# I am a pay laker.



## mick4 (Jun 29, 2013)

I don't want to be. Need help. Don't know the river. Don't know how to fish the river. Don't where to fish the river. Would love to give up the pay lake BS but I want to catch big fish. NEED HELP!!!!!!


----------



## fieldstream13 (May 20, 2014)

I am mostly a bass fisherman, but I am planning a trip to the James river in VA in my boat on January 2 for Blues so I love catfish too!. I will tell you this. It appears as if the commercial fishing guys have put a hurting on the catfish populations on the Ohio River. Most people are not doing very well on the river anymore.

There are good opportunities for flatheads in East fork lake if you live close. I have caught a bunch in there. Also there are some great opportunities in the GMR and LMR for smaller 5-20 lb flatheads too.

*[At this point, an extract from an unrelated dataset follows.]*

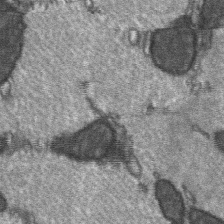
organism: C57BL Mouse
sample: Soleus

I think you may have to change your mindset on the definition of a big fish if you are used to catching 50 lbers out of the pay lakes and start appreciating the 10-20 lbers much more from the wild. Of course there are big fish to be caught in the lakes and rivers, but I am pretty sure BIG catfish are very very old so less common to catch.

Good Luck!


----------



## lark101_1999 (Apr 12, 2004)

been to the james twice now great river.


----------



## Cajunsaugeye (Apr 9, 2013)

From your area code you're gonna want to fish the Scioto.Further south you go,the better.Deep areas w/structure.Live,large baits(4-6" bluegill,chubs,etc).Get off the "beaten path" if possible.Knock on some doors and ask permission in likely looking areas(google earth is your friend here).Also,if you wanna catch fish instead of watching lines(for days,sometimes,before a hit) use one rod for big baits and use another smaller one w/some lighter weight and nightcrawlers or the like and have some fun catching channels,drum,carp,smallies,etc. while waiting.Also know there are good flatties in CJ brown,kinda close to you.Get out,travel,fish and enjoy.You'll figure it out.


----------



## Salmonid (Apr 14, 2004)

yup, FieldandStream hit it on the head, youll come to appreciate a honest "wild" 20 lber with its fight that is 10 times better then the pond fish. Youll also come to appreciate those fish as you realize how much work goes into getting a real wild tophy, Like all thing, patience and practice will help you, typically the bigger fish like deep slow moving holes with woody structures in them and if your fishing the Ohio from shore, look for outside bends and fishing above docks and such where wood tends to get caught up. live bait and fresh cut bait will take them. On the Ohio you can get Blues and channels all year long. 

Salmonid


----------



## jwfish (Jan 28, 2005)

Yep netters have taken most or the big cats out of the ohio along the Kentucky border but west Virginia has been stocking blues for a few years now and the are getting some nice fish in the 40 to 50 lb range.But if you want spoiled goto the james in Virginia nothing to catch a 40 to 50 lb fish my cat pitures on my photos on this site are from there.If you go take a guide the first trip it will save you time finding the fish and get to know the river.I been going there for around 10 years.


----------



## ironman172 (Apr 12, 2009)

Seneca lake, Hoover Scioto above the dam past the Columbus zoo....but plan on spending many many hours....it isn't like the paylake fishing that also can be hard, but not as hard as open water


----------



## whodeynati (Mar 12, 2012)

I'm a converted paylaker.. nothing compares to a real river fish! Everything I've learned I've learned on my own.. just takes time and a lot of patience


----------